The designers were stunned when they first laid eyes on the new 911, its unique, simple form altered by something wedge-shaped on the tailgate. Even the sales experts tasked with selling 500 units of this 911 Carrera RS 2.7 worldwide had something to say about it: “There’s no way we’ll sell more than a hundred of these.” And it was this hodgepodge of opinion that gave rise to the befitting nickname for the innovative rear spoiler: the ducktail, which is the common term for the elongated back of the waddling waterfowl.

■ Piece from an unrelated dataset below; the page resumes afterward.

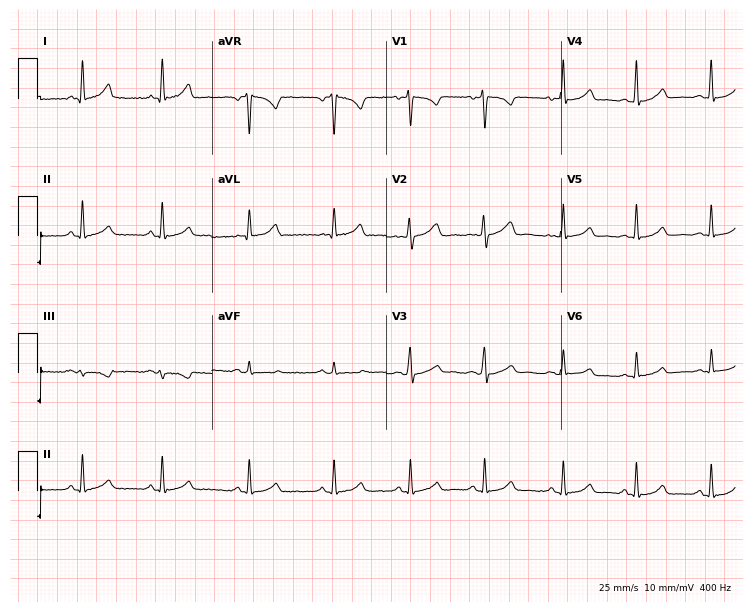
Standard 12-lead ECG recorded from a female patient, 44 years old. Read as a normal ECG.

“Yeah, it wasn’t exactly meant to be a compliment,” says Tilman Brodbeck, laughing. The aerospace engineer joined Porsche in October 1970 at the age of 26 and worked with Hermann Burst to develop the now-legendary vehicle part. “Back then, the 911 and many other cars were essentially shaped like a wing: flat underneath, curved on top, and tapering to a point at the back,” explains Brodbeck. “A shape like this creates lift.” A physical force the 911 didn’t need in the slightest, as its cornering speeds were already much lower than promised by the engine and chassis. The developers soon realized that too much lift reduces performance – an argument that would win over the design and sales experts.

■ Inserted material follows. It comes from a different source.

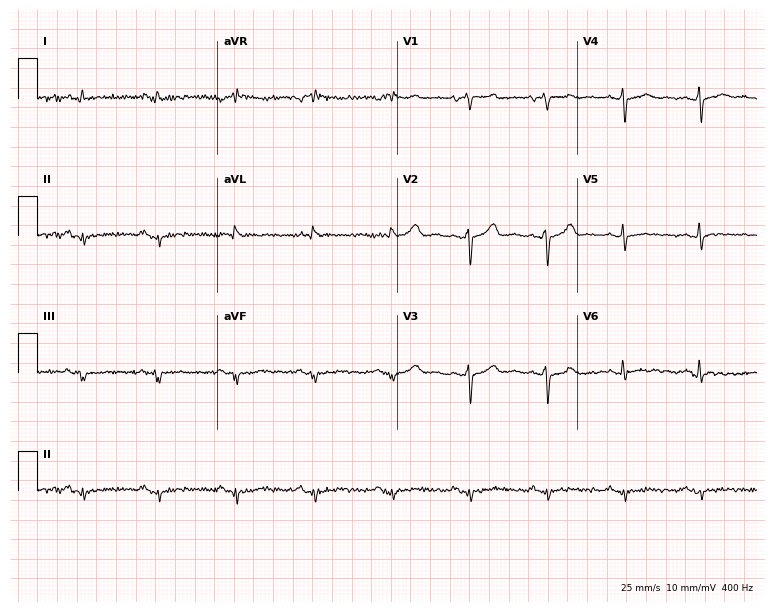
Standard 12-lead ECG recorded from a male, 51 years old (7.3-second recording at 400 Hz). Read as a normal ECG.
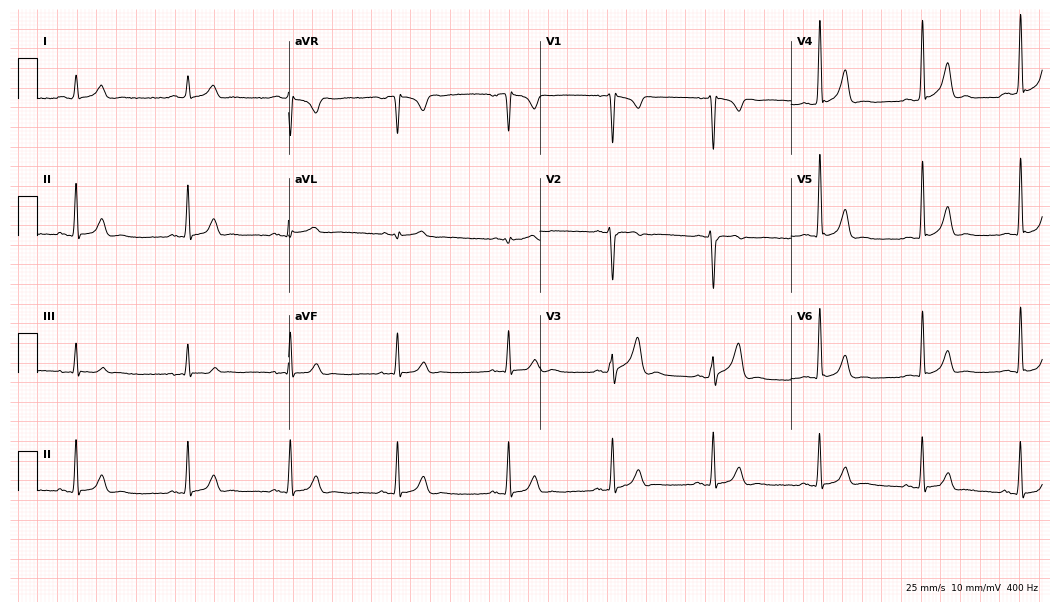
12-lead ECG from a 25-year-old man. Labelled as a normal ECG.

Many benefits of the ducktail
The wind tunnel revealed just how enormous the lift coefficient actually was at the rear: 0.29 CL. The solution: a Gurney flap. Made from welding wire and thin sheet metal, a roughly designed spoiler on the engine flap reduced the factor by a full two-thirds to 0.08 CL after just two days of testing in the wind tunnel. This also improved the drag coefficient value, which measures aerodynamic performance, and increased the top speed by 4.5 kmh (2.8 mph) to 240 kmh (149 mph), a breathtaking speed at that time. What doesn’t sound like much is paramount for a 911 RS, as every hundredth of a second can count in motorsport. The many benefits were enough to silence the few remaining critics.

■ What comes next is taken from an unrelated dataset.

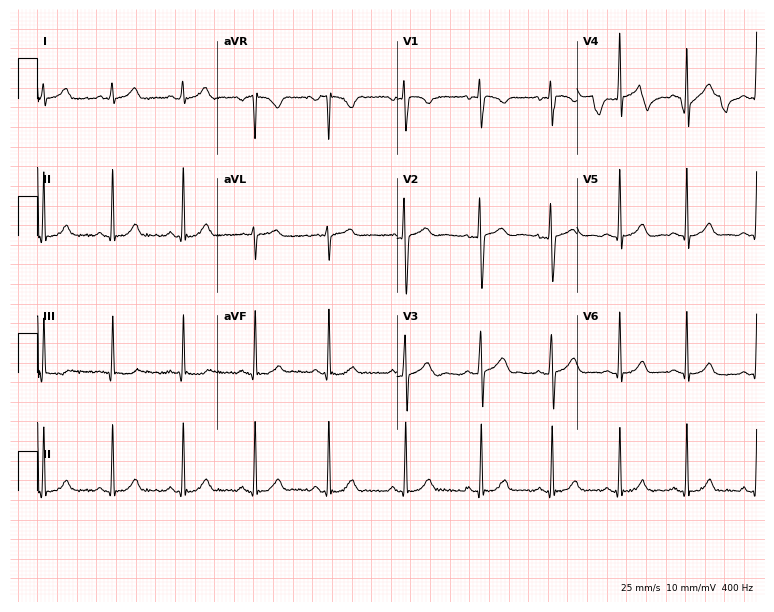
Resting 12-lead electrocardiogram. Patient: a 25-year-old woman. None of these six findings is recorded: first-degree AV block, right bundle branch block, left bundle branch block, sinus bradycardia, atrial fibrillation, sinus tachycardia.

“The 500 vehicles required to homologate the 911 Carrera RS 2.7 in Group 4 ultimately sold in less time than it took our sales representatives to count to 500,” recalls Brodbeck, who is now 79 years old. That’s because Porsche fans immediately went wild for the fast lap times as well as the rear spoiler, which was an absolute novelty in the world of series production cars. And thus the ducktail was born, recorded in patent application number 2238704, which was submitted to the German Patent and Trade Mark Office on August 5, 1972.